◆ EXERCISE DESCRIPTION: Omit the pictures. Print each entry below exactly.

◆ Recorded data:
########################################

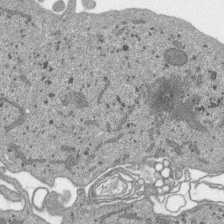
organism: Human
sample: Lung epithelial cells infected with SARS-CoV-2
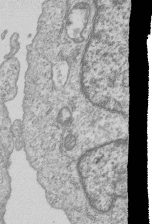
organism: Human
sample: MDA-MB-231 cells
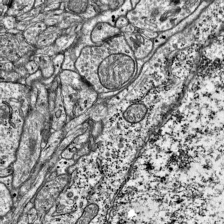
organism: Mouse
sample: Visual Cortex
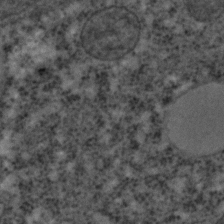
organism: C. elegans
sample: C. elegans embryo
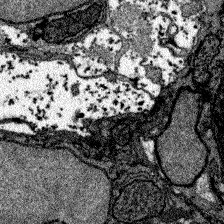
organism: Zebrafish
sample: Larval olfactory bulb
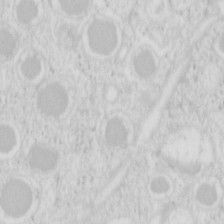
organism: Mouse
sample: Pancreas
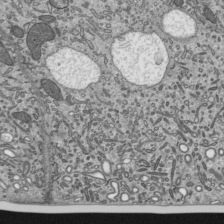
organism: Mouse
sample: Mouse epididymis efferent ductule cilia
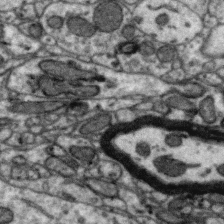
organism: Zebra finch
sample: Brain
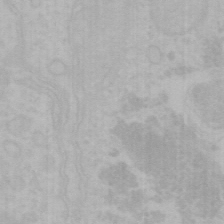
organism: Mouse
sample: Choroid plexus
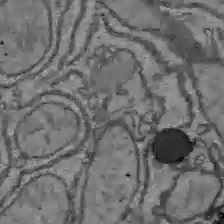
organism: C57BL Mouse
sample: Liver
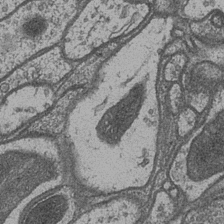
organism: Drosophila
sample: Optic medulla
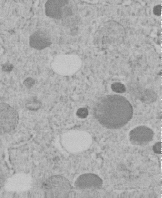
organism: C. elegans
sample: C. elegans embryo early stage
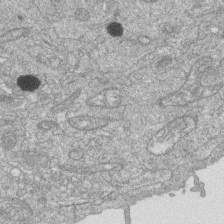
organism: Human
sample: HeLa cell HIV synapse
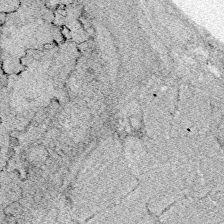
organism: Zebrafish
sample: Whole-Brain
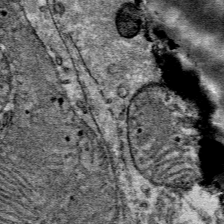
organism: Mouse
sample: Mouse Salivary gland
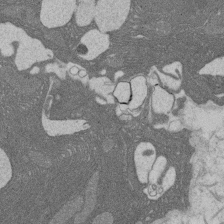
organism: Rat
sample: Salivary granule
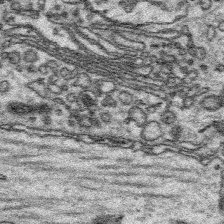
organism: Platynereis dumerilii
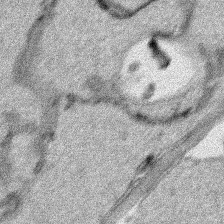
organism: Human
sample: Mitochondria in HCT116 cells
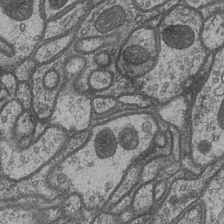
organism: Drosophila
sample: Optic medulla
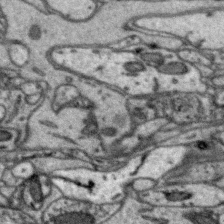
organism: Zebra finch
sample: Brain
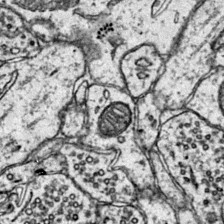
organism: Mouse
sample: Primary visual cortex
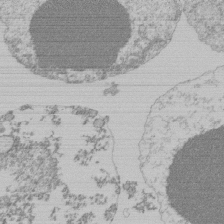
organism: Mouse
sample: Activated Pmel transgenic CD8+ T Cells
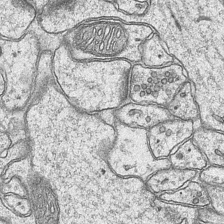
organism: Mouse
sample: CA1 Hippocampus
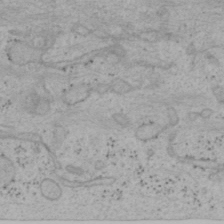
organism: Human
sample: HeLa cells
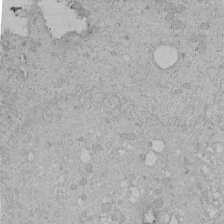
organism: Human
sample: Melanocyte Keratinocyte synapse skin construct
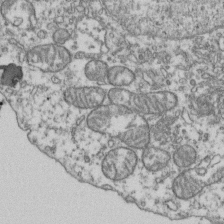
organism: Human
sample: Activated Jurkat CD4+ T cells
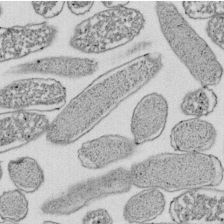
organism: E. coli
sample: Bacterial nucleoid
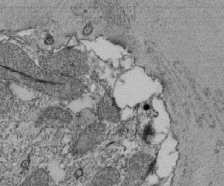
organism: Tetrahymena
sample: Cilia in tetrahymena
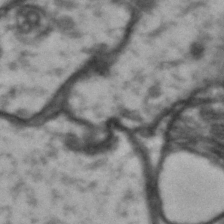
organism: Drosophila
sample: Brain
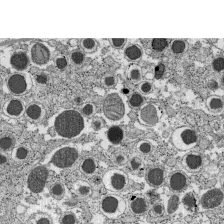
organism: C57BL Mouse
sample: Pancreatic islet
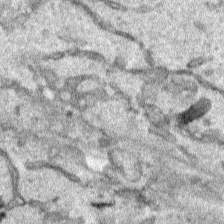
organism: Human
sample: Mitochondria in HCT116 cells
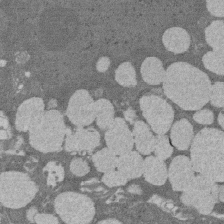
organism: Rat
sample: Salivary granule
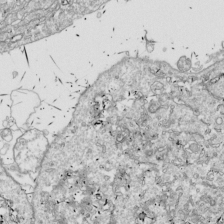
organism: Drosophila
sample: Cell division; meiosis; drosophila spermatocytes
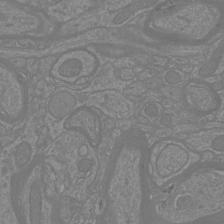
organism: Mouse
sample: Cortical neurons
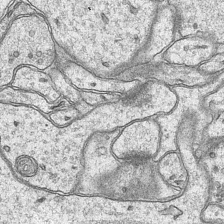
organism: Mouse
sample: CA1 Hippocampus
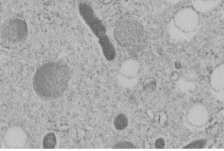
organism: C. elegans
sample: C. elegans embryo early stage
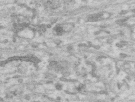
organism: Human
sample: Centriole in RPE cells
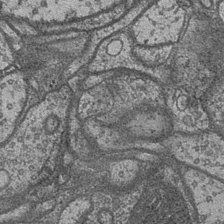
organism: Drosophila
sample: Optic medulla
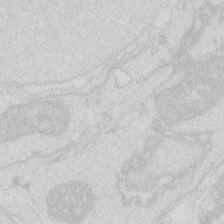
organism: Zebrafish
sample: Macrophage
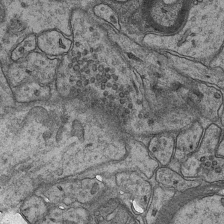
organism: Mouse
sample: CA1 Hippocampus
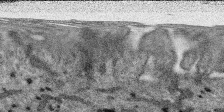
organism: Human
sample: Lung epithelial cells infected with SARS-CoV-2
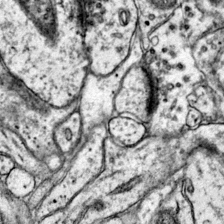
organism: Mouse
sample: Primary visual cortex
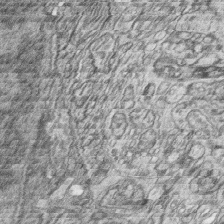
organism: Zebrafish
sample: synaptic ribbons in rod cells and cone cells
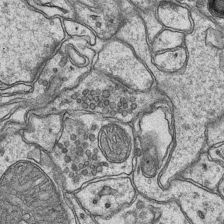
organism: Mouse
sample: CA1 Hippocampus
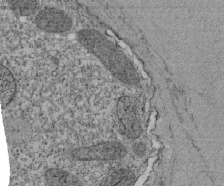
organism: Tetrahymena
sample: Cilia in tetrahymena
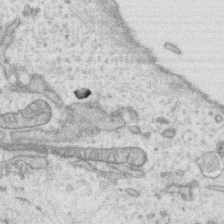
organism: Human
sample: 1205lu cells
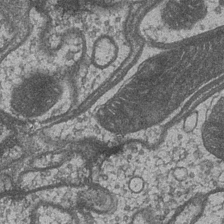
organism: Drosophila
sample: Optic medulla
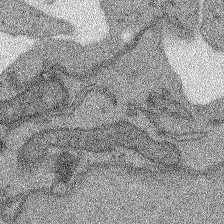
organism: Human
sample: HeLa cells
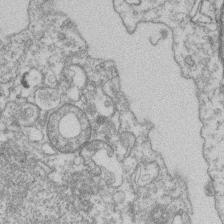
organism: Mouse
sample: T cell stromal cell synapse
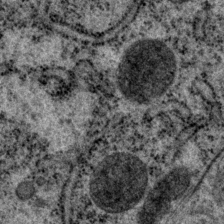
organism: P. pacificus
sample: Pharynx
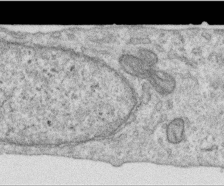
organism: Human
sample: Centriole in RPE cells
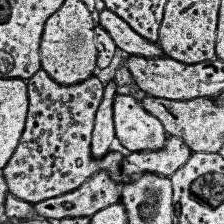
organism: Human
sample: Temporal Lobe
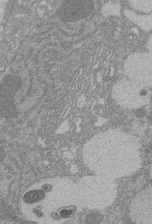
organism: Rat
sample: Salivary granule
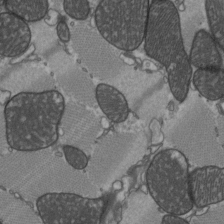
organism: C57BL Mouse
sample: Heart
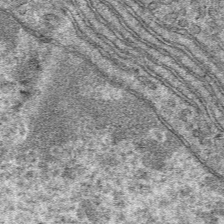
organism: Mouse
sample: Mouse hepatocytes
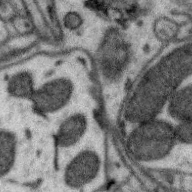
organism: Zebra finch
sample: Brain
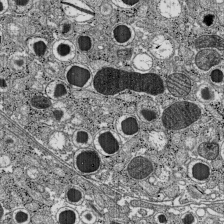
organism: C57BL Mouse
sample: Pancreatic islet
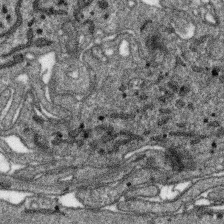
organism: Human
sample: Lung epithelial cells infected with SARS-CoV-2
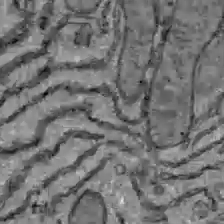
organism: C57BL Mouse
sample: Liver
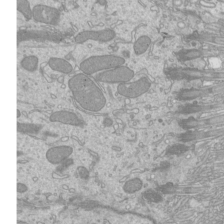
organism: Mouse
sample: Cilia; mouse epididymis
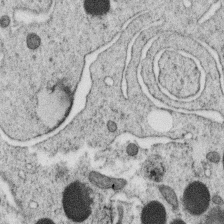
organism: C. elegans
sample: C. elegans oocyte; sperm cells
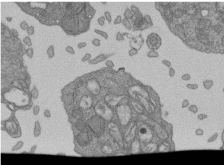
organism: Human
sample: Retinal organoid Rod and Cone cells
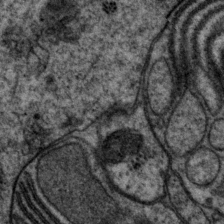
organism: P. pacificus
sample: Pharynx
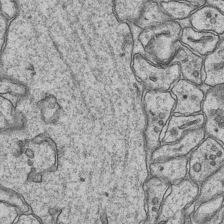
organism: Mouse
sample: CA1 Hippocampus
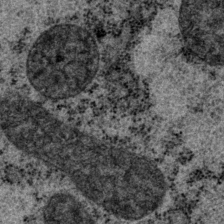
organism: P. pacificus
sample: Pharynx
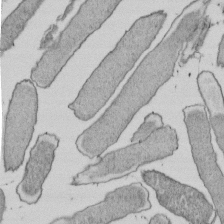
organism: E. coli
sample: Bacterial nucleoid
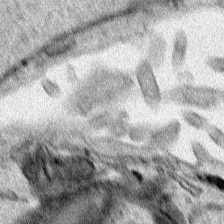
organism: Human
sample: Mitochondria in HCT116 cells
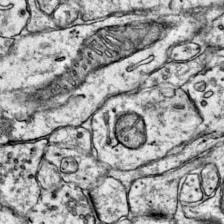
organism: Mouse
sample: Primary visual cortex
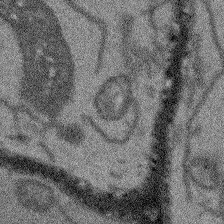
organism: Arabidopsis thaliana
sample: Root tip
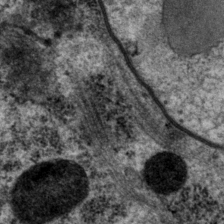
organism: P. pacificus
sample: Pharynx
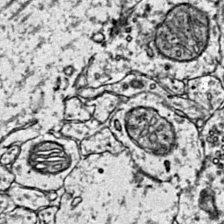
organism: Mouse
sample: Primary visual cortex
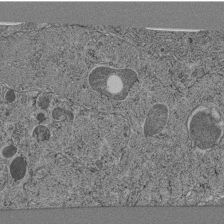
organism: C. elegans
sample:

########################################

◆ SOLUTION FOR THIS PROBLEM:
organism: Human
sample: Lung epithelial cells infected with SARS-CoV-2
organism: Human
sample: MDA-MB-231 cells
organism: Mouse
sample: Visual Cortex
organism: C. elegans
sample: C. elegans embryo
organism: Zebrafish
sample: Larval olfactory bulb
organism: Mouse
sample: Pancreas
organism: Mouse
sample: Mouse epididymis efferent ductule cilia
organism: Zebra finch
sample: Brain
organism: Mouse
sample: Choroid plexus
organism: C57BL Mouse
sample: Liver
organism: Drosophila
sample: Optic medulla
organism: C. elegans
sample: C. elegans embryo early stage
organism: Human
sample: HeLa cell HIV synapse
organism: Zebrafish
sample: Whole-Brain
organism: Mouse
sample: Mouse Salivary gland
organism: Rat
sample: Salivary granule
organism: Platynereis dumerilii
organism: Human
sample: Mitochondria in HCT116 cells
organism: Drosophila
sample: Optic medulla
organism: Zebra finch
sample: Brain
organism: Mouse
sample: Primary visual cortex
organism: Mouse
sample: Activated Pmel transgenic CD8+ T Cells
organism: Mouse
sample: CA1 Hippocampus
organism: Human
sample: HeLa cells
organism: Human
sample: Melanocyte Keratinocyte synapse skin construct
organism: Human
sample: Activated Jurkat CD4+ T cells
organism: E. coli
sample: Bacterial nucleoid
organism: Tetrahymena
sample: Cilia in tetrahymena
organism: Drosophila
sample: Brain
organism: C57BL Mouse
sample: Pancreatic islet
organism: Human
sample: Mitochondria in HCT116 cells
organism: Rat
sample: Salivary granule
organism: Drosophila
sample: Cell division; meiosis; drosophila spermatocytes
organism: Mouse
sample: Cortical neurons
organism: Mouse
sample: CA1 Hippocampus
organism: C. elegans
sample: C. elegans embryo early stage
organism: Human
sample: Centriole in RPE cells
organism: Drosophila
sample: Optic medulla
organism: Zebrafish
sample: Macrophage
organism: Mouse
sample: CA1 Hippocampus
organism: Human
sample: Lung epithelial cells infected with SARS-CoV-2
organism: Mouse
sample: Primary visual cortex
organism: Zebrafish
sample: synaptic ribbons in rod cells and cone cells
organism: Mouse
sample: CA1 Hippocampus
organism: Tetrahymena
sample: Cilia in tetrahymena
organism: Human
sample: 1205lu cells
organism: Drosophila
sample: Optic medulla
organism: Human
sample: HeLa cells
organism: Mouse
sample: T cell stromal cell synapse
organism: P. pacificus
sample: Pharynx
organism: Human
sample: Centriole in RPE cells
organism: Human
sample: Temporal Lobe
organism: Rat
sample: Salivary granule
organism: C57BL Mouse
sample: Heart
organism: Mouse
sample: Mouse hepatocytes
organism: Zebra finch
sample: Brain
organism: C57BL Mouse
sample: Pancreatic islet
organism: Human
sample: Lung epithelial cells infected with SARS-CoV-2
organism: C57BL Mouse
sample: Liver
organism: Mouse
sample: Cilia; mouse epididymis
organism: C. elegans
sample: C. elegans oocyte; sperm cells
organism: Human
sample: Retinal organoid Rod and Cone cells
organism: P. pacificus
sample: Pharynx
organism: Mouse
sample: CA1 Hippocampus
organism: P. pacificus
sample: Pharynx
organism: E. coli
sample: Bacterial nucleoid
organism: Human
sample: Mitochondria in HCT116 cells
organism: Mouse
sample: Primary visual cortex
organism: Arabidopsis thaliana
sample: Root tip
organism: P. pacificus
sample: Pharynx
organism: Mouse
sample: Primary visual cortex
organism: C. elegans
sample:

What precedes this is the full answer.